2. Metode Pengolahan: Status halal dapat terganggu jika zat non-halal digunakan dalam pengolahan atau jika terjadi kontaminasi silang dengan bahan haram selama pembuatan. Umat Islam harus mencari produk yang diproses di fasilitas halal khusus atau dengan sertifikasi halal yang jelas untuk memastikan kepatuhan terhadap hukum makanan Islam.
3. Sertifikasi dan Verifikasi: Saat membeli tepung kedelai atau produk yang mengandung tepung kedelai, memeriksa logo sertifikasi halal dari badan sertifikasi yang diakui memberikan kepastian bahwa proses pembuatan telah mengikuti pedoman Islam. Membaca daftar bahan dengan cermat dan menghubungi produsen secara langsung ketika ragu adalah praktik yang direkomendasikan.

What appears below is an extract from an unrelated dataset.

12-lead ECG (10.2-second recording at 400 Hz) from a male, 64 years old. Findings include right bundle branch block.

4. Kekhawatiran GMO dan Pestisida: Meskipun tidak secara langsung terkait dengan status halal, beberapa ulama merekomendasikan untuk memilih tepung kedelai organik atau non-GMO jika memungkinkan, karena penelitian menunjukkan bahwa kedelai GMO mungkin mengandung residu pestisida seperti glifosat yang tinggi. Hal ini termasuk dalam prinsip Islam untuk mengonsumsi makanan yang baik (tayyib).

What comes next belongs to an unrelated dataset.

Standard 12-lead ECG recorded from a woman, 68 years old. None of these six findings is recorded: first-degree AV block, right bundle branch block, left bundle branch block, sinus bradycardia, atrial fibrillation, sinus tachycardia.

5. Jika Ragu: Jika ada ketidakpastian tentang sumber bahan atau metode pemrosesan yang digunakan untuk produk tepung kedelai tertentu, lebih baik berhati-hati dan mencari alternatif dengan sertifikasi halal yang jelas atau menghubungi produsen untuk klarifikasi.
Referensi
- FAO - Teknologi Produksi Tepung dan Produk Protein yang Dapat Dimakan dari Kedelai
- Halal Foundation - Panduan Komprehensif untuk Bahan Halal dan Haram
- Britannica - Entri Ensiklopedia Tepung Kedelai
- Sahabah Islam QA - Apakah Kedelai Halal: Analisis Mendalam
- Salsabil Academy - Apakah Soya Halal? Panduan Komprehensif
- Islam Question & Answer - Hukum tentang Daging Nabati
- Prepared Foods - Merumuskan Makanan Halal
- Islamic Services of America - Bubuk Protein Berbasis Nabati dan Hewani Halal
- FoodChem - Protein Kedelai Pekat Bersertifikat Halal
Penyangkalan: Informasi ini disediakan untuk tujuan pendidikan dan BUKAN merupakan fatwa (keputusan hukum Islam). Konten mewakili penelitian umum dan konsensus ulama tetapi tidak boleh menggantikan konsultasi dengan ulama Islam yang berkualifikasi untuk masalah makanan tertentu atau panduan agama. Umat Islam secara individu harus berkonsultasi dengan imam setempat atau otoritas Islam terpercaya jika mereka memiliki pertanyaan spesifik tentang kehalalan produk tepung kedelai tertentu dalam makanan mereka.